Noticed while looking at something else that DAG combine store merging will produce the <2 x i64> vector stores this is splitting. The particular test case came from memset lowering. Oddly, this seeming conflict appears to work out, but it feels like we should really fix the store merging preference before handling the two stores part of this.

(following is removed from review description as it no longer applies, saved only for my later reference)

One concern here is that splitting the store into two instructions could introduce a store-to-load forwarding stall. I think this is worth doing, but what do others think? Should we restrict this to a maximum of XLEN sized operations which can be done in a single store?

This transform is potentially increasing the number of memory operations (from 1 to 2). The same restriction mentioned above would resolve this as well.

craig.topper accepted this revision.May 16 2023, 8:09 PM

This seems reasonable to me.

This revision is now accepted and ready to land.May 16 2023, 8:09 PM
luke added inline comments.May 17 2023, 2:24 AM
llvm/lib/Target/RISCV/RISCVISelLowering.cpp
12189

Do we want to check if the memory access is fast?
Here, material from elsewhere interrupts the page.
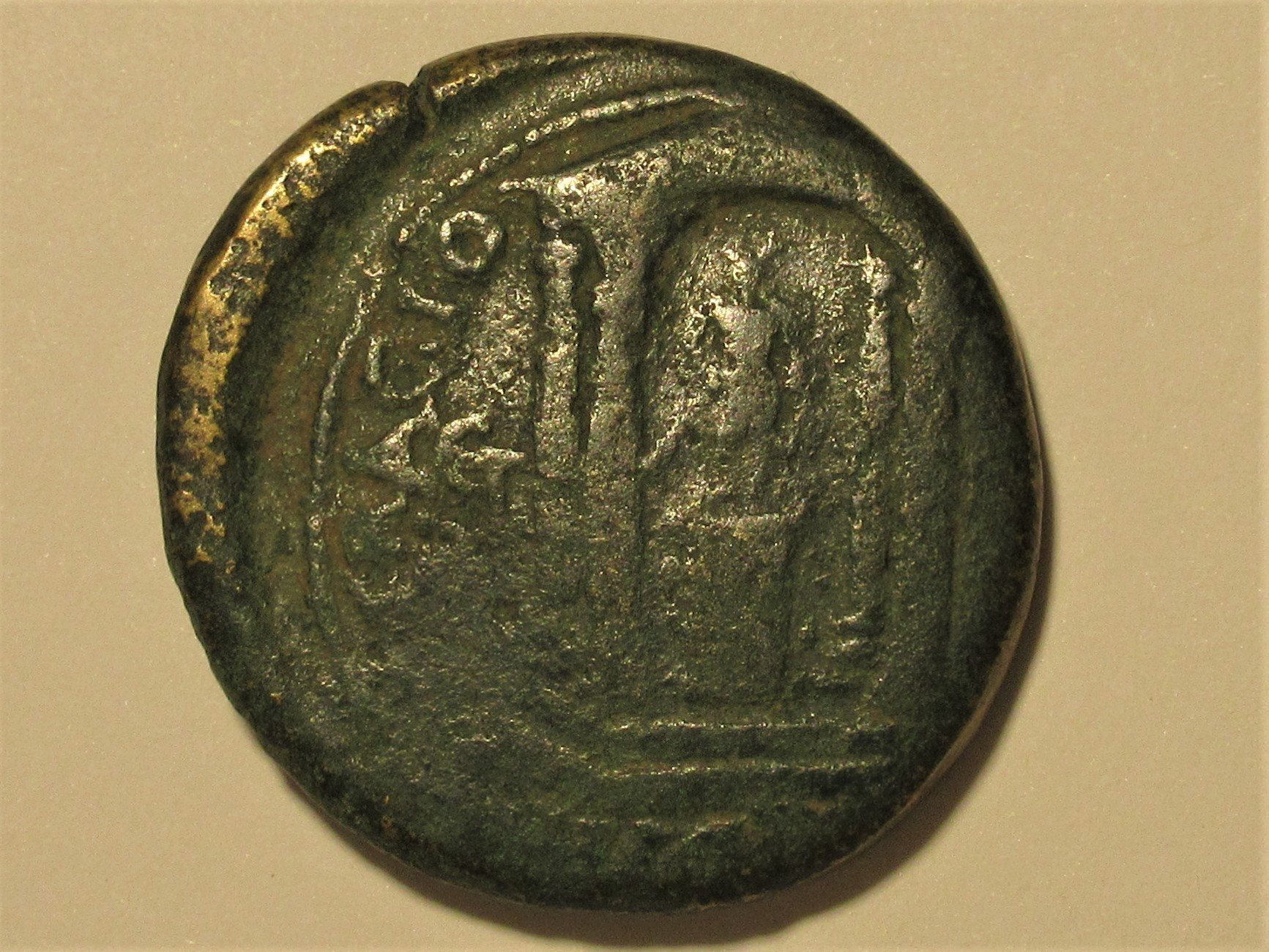 Bronzemünze z.Zt. der Severer, Sebastopolis Pontus, Price/Trell, Coins and their cities, S. 212 Fig. 443
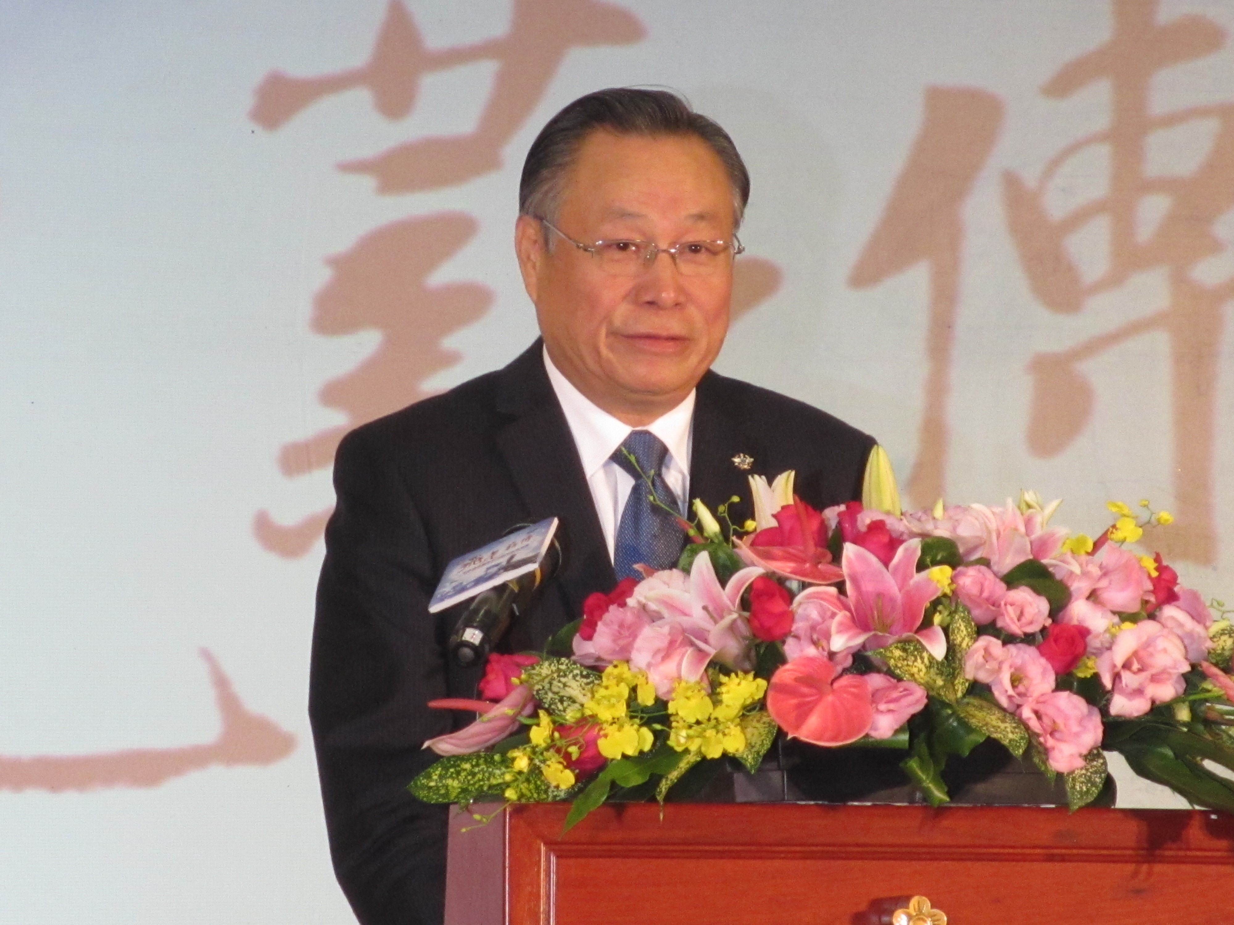 Yen Ming 嚴明

Currently we always report unaligned scalar accesses as slow, but that sounds like it's at odds with this combine

bool RISCVTargetLowering::allowsMisalignedMemoryAccesses(
    EVT VT, unsigned AddrSpace, Align Alignment, MachineMemOperand::Flags Flags,
    unsigned *Fast) const {
  if (!VT.isVector()) {
    if (Fast)
      *Fast = 0;
    return Subtarget.enableUnalignedScalarMem();
  }
asb added inline comments.May 17 2023, 4:14 AM
llvm/lib/Target/RISCV/RISCVISelLowering.cpp
12189

Luke and I chatted about this earlier today, and the specific case would be where a vector access that is aligned according to the natural alignment of its elements is converted to a wider scalar access that is misaligned. Though now reminding myself of the how +unaligned-scalar-mem is used (https://reviews.llvm.org/D126085), this is probably not a concern, as it's only enabled if unaligned scalar mem is performant enough to be worth using.

reames added inline comments.May 17 2023, 7:26 AM
llvm/lib/Target/RISCV/RISCVISelLowering.cpp
12189

Honestly, this is whole area is a bit of a mess. What exactly the fast flag means (it's a unsigned so it has many possible states) is very poorly defined. It's also extremely target specific, but interacts with generic codegen, so the best kind of fun.

At the moment, we're interpreting it as basically a hint that misaligned accesses should be aggressively formed - as opposed to simply used when natural during lowering.

In this case, I think moving forward without Fast is the right practical answer, but this is a bit of a code smell.

Thanks for pointing this out, I'd not considered it. I'm going to be looking at a couple other aspects of mem-op lowering, and I'll see if I can clean this up.